You are asked to become a manager for the first time. You will lead a group who used to be your peers or maybe a group you don’t know at all. For some, and probably most, this can be an intimidating and uncertain situation. Many young managers are unprepared for this and eventually find themselves in a situation where subordinates challenge your authority, defy your orders and eventually leave your team, one by one. In this article we focus on how to avoid this situation by practicing the basic principles of becoming a “People Manager”.
What new managers should know.
The world is changing. In Taiwan, we have moved from Manufacturing-Factory to a modernized digital world of technology and commerce. However, you will still find the old guard management culture still embedded in companies, which clashes with a new generation of workers and ideals.
Modern day workforce
The workforce is very different these days, especially in developed societies and modern office environments. Gone are the factory workers who willingly do what they are told to get a paycheck. Today’s university educated work force want something more in their careers – they yearn for a little respect, and work that is meaningful and purposeful.
Image by Israel Andrade at unsplash.com (edited)
But still, many companies continue to employ factory-style management. In these companies, you will find employees, who are frustrated, resentful, and uninspired. They eventually leave the company or tolerate their situation for a paycheck. Nevertheless, it’s an uncomfortable situation all the way around.
Who are these “New Managers”?
People are promoted to management or group leader positions because they are exceptional engineers, programmers, designers, accountants, not because of their managerial skills.
Some new managers may feel empowered to lead a team, give orders, make decisions, and display their superior skills and intelligence. This is typical young manager hubris, which usually turns people off immediately.

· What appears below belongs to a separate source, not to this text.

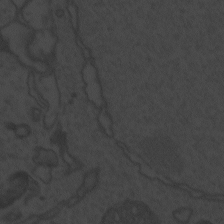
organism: Zebrafish
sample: Macrophage infected with Toxoplasma gondii

The other type of new manager is utterly terrified of ordering around their new staff, some of who might have more experience and even more technical skills. In some cases, your former colleagues, who were once your lunch partners, are now taking their directions from you.
Both of these awkward and difficult situations but can be remedied by learning “people skills”.
Companies don’t train you in “people skills”
In many companies there is dearth of training for managers. I’m not talking about the administrative or even the technical aspects of the job. I’m talking about preparing you to deal with people – after all, it is they who will define your team’s success and ultimately your own. It behooves you as a manager to know how to gain their trust and inspire them to do good work. Alas, most managers walk into their situation blind.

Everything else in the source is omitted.